● **Your task**
Only the pictures are to be left out; return the rest of the data exactly as it stands.
─── Given data ───
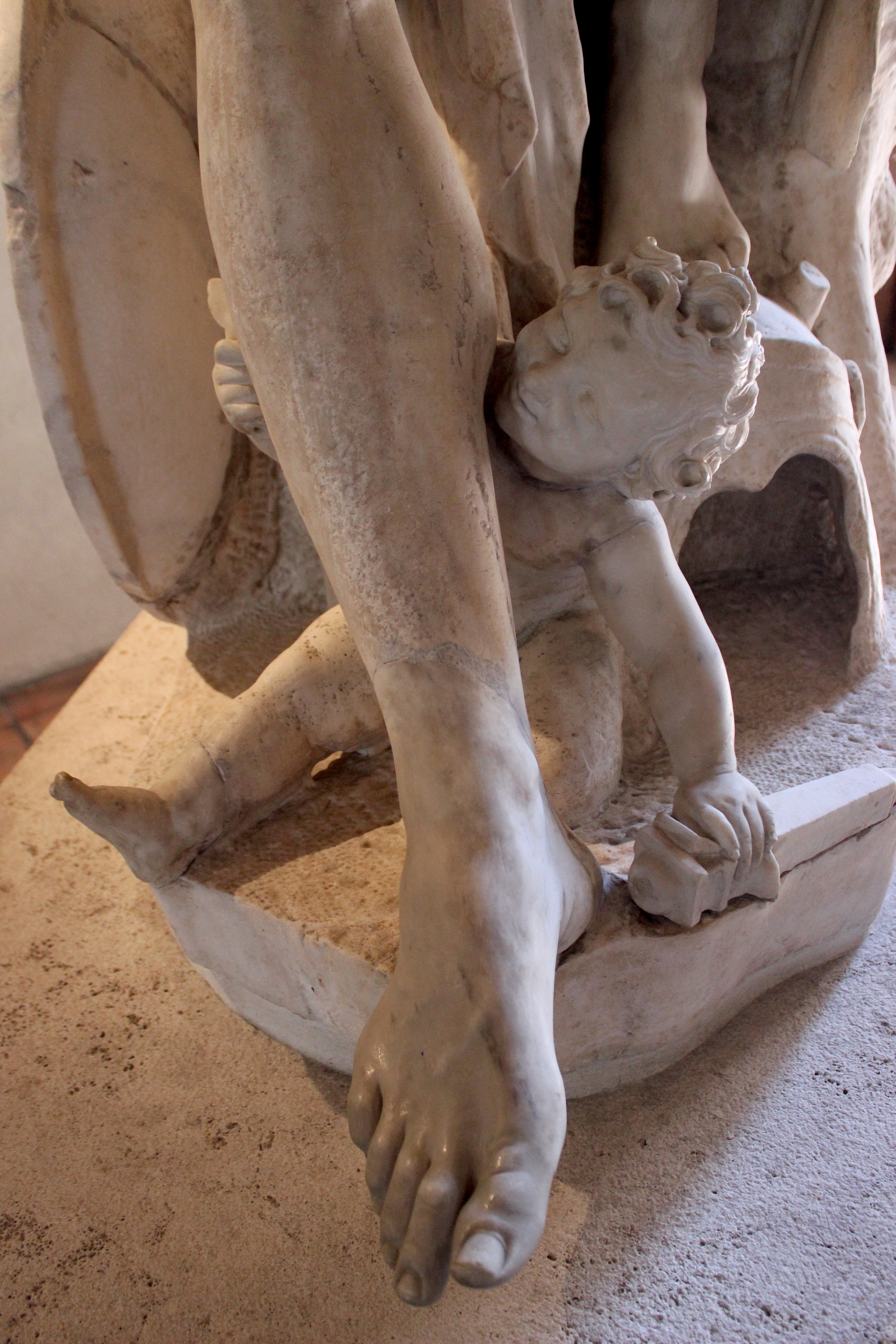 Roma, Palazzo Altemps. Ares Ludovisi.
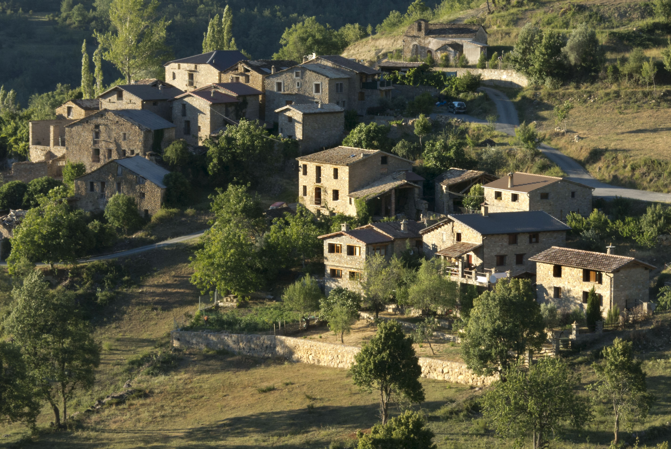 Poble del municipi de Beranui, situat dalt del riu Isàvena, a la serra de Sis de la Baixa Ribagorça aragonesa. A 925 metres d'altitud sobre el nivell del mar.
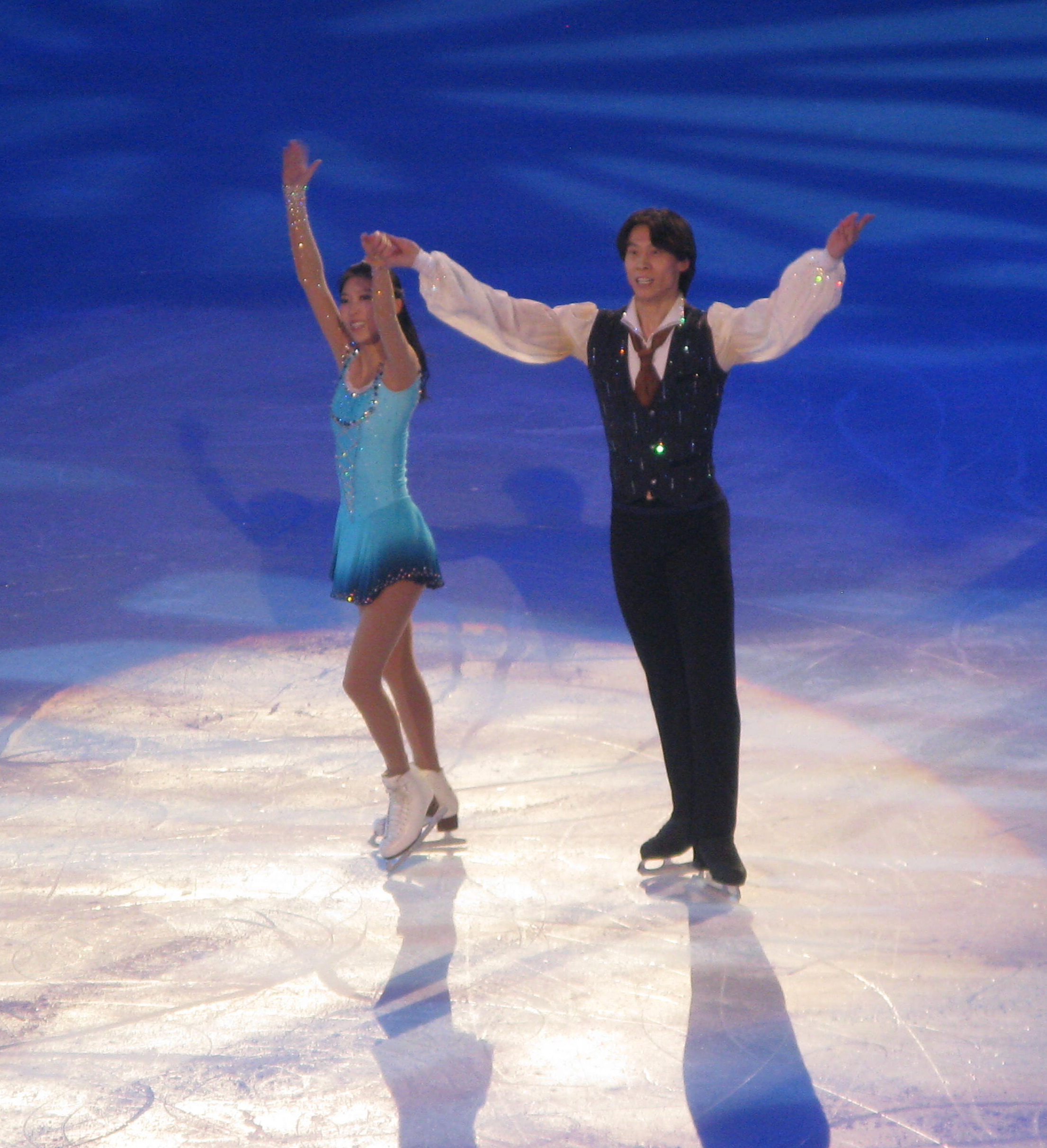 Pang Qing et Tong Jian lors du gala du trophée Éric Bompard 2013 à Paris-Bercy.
───
● **Solution for this exercise**
 Roma, Palazzo Altemps. Ares Ludovisi.
 Poble del municipi de Beranui, situat dalt del riu Isàvena, a la serra de Sis de la Baixa Ribagorça aragonesa. A 925 metres d'altitud sobre el nivell del mar.
 Pang Qing et Tong Jian lors du gala du trophée Éric Bompard 2013 à Paris-Bercy.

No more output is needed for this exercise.